*** Data section

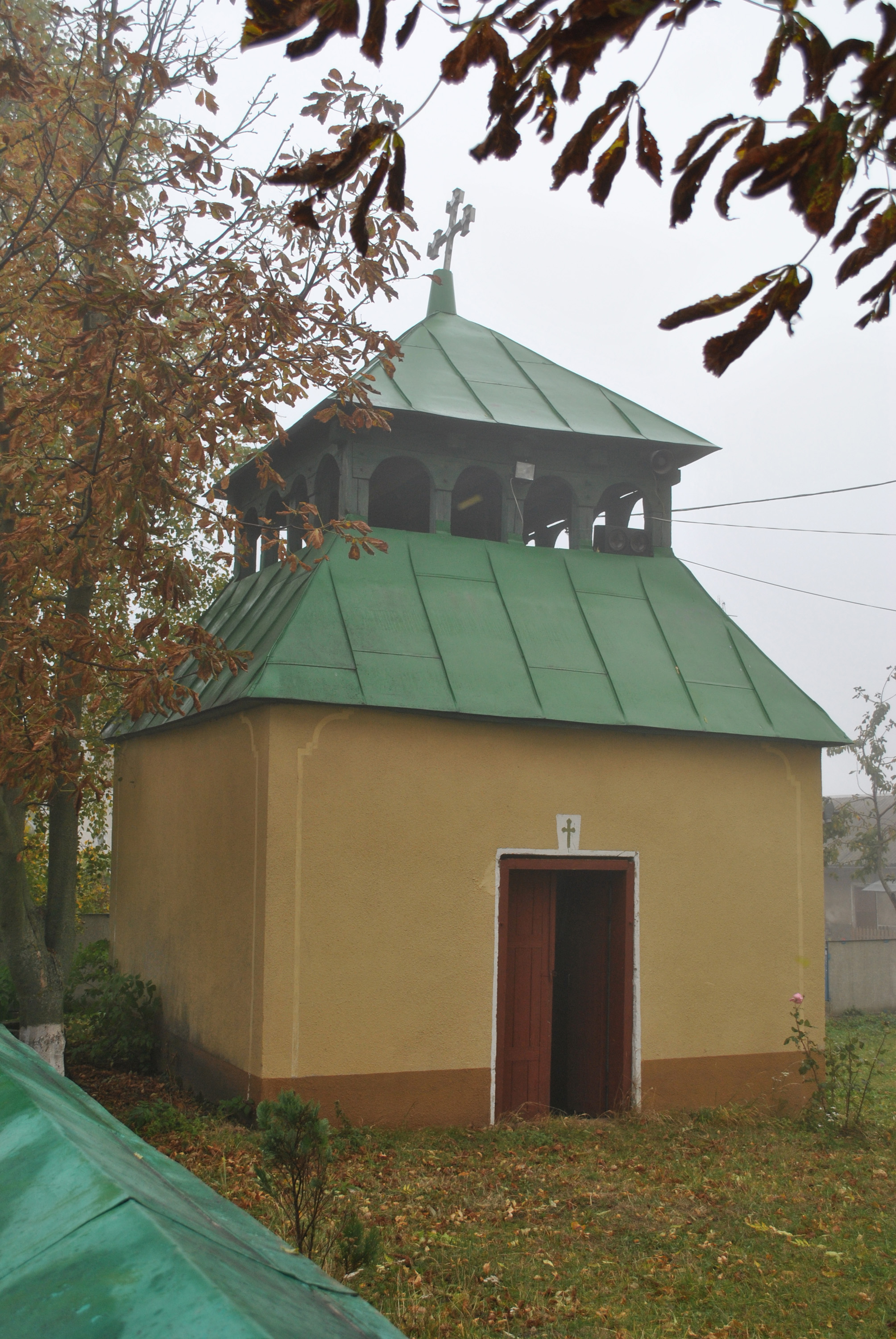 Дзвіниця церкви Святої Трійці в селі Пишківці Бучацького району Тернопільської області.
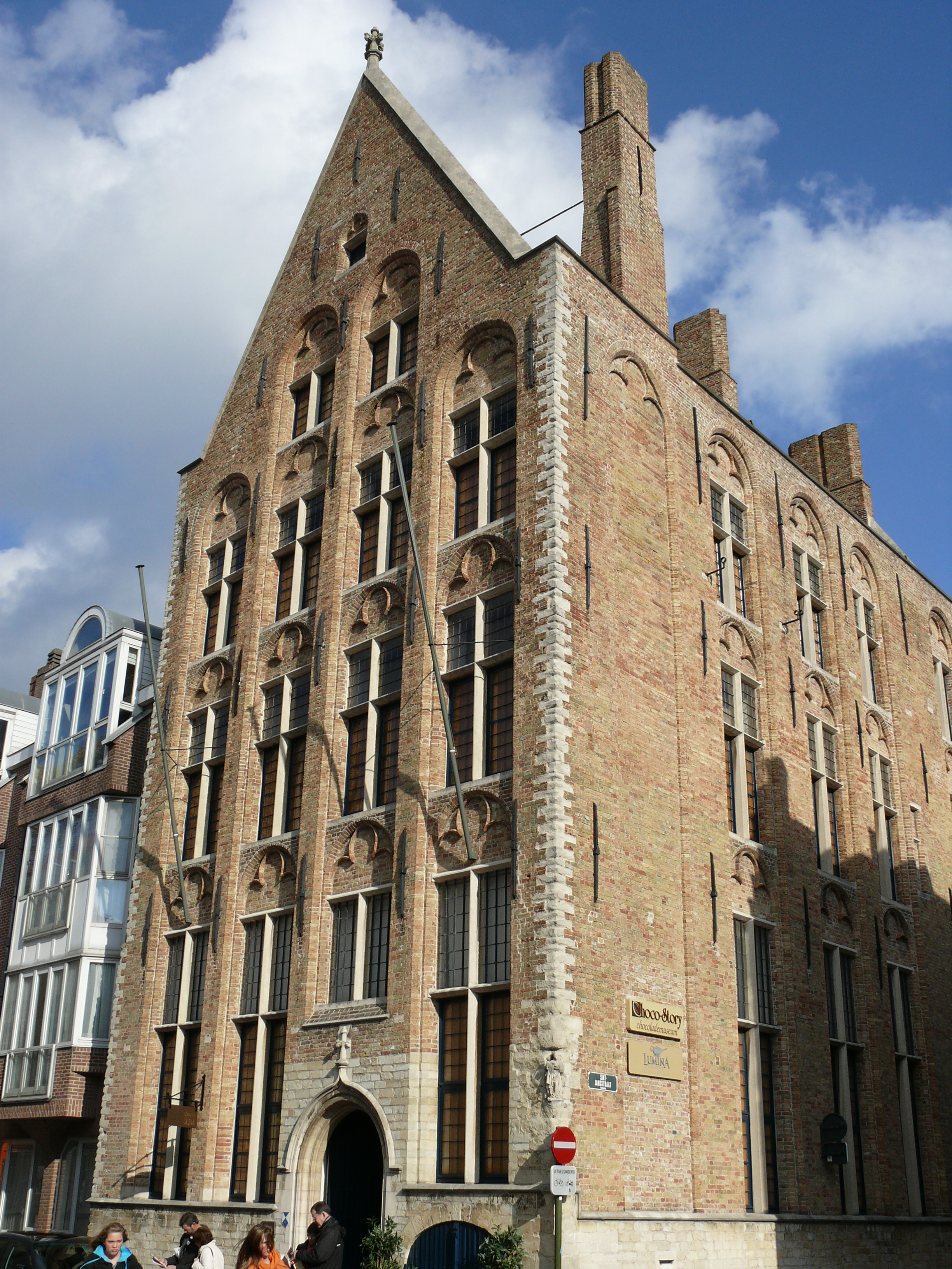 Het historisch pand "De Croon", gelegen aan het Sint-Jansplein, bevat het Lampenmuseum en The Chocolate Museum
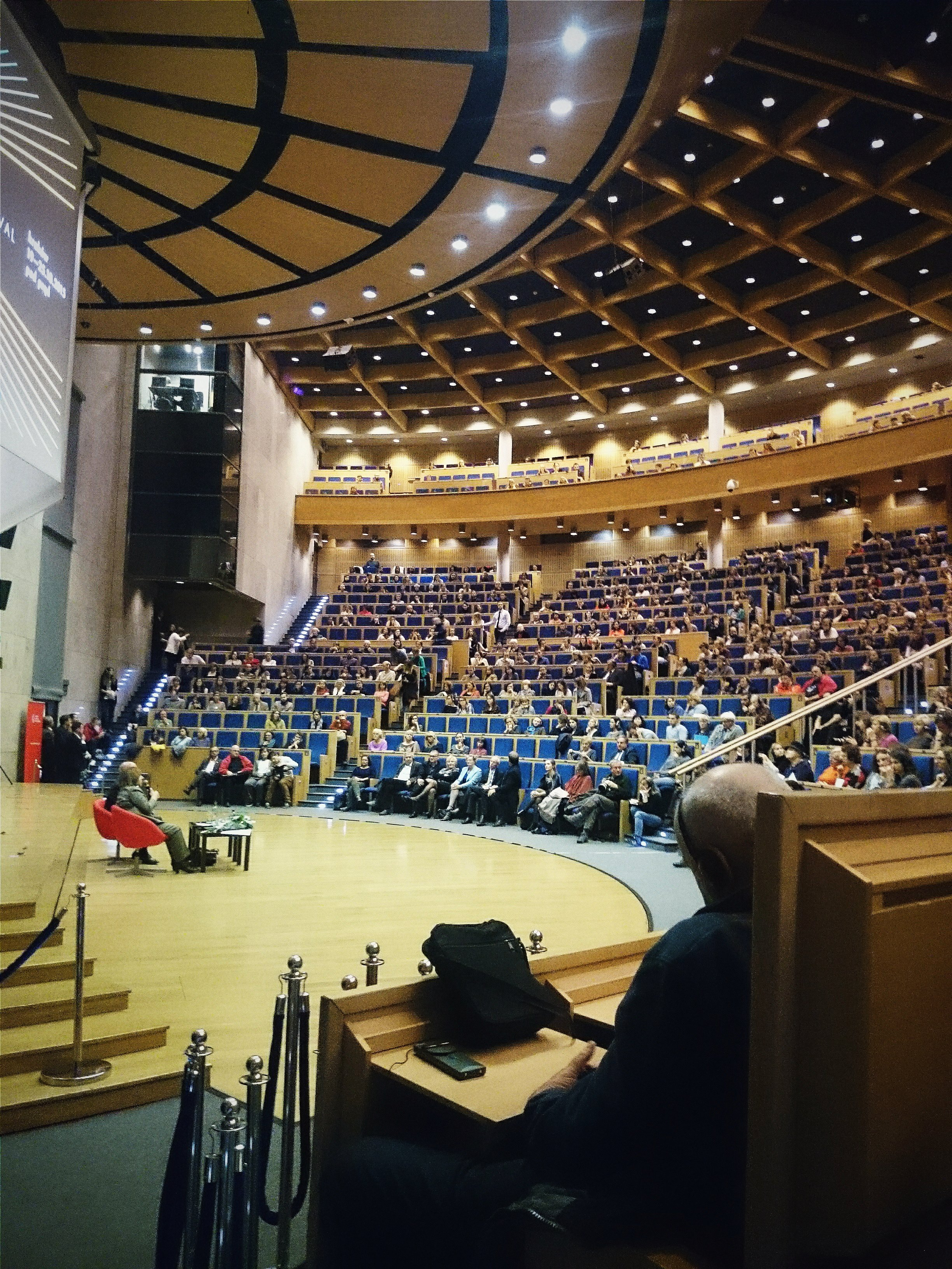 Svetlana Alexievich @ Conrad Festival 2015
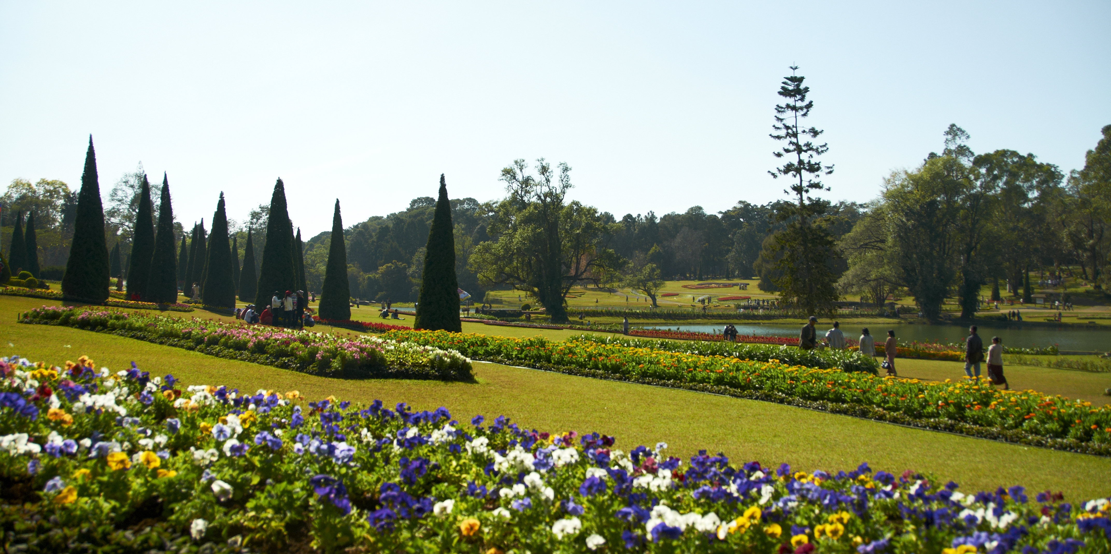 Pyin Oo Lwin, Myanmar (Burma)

******

* **What to produce**:
Transcribe the whole listing, character for character, but not its images.

* **Your response**:
 Дзвіниця церкви Святої Трійці в селі Пишківці Бучацького району Тернопільської області.
 Het historisch pand "De Croon", gelegen aan het Sint-Jansplein, bevat het Lampenmuseum en The Chocolate Museum
 Svetlana Alexievich @ Conrad Festival 2015
 Pyin Oo Lwin, Myanmar (Burma)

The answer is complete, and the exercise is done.